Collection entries
▼

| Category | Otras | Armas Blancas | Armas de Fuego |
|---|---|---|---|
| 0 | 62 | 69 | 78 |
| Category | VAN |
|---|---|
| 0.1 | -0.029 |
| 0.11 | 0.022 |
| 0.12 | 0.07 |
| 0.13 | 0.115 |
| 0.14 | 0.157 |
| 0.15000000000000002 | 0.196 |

▲
▼

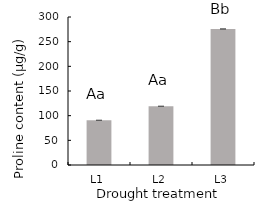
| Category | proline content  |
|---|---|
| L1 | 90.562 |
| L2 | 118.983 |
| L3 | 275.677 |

▲

WHAT TO WORK ON: Lines from the records above that hold "Category" are the ones to list.

REPLY TO THE EXERCISE:
| Category | Otras | Armas Blancas | Armas de Fuego |
| Category | VAN |
| Category | proline content  |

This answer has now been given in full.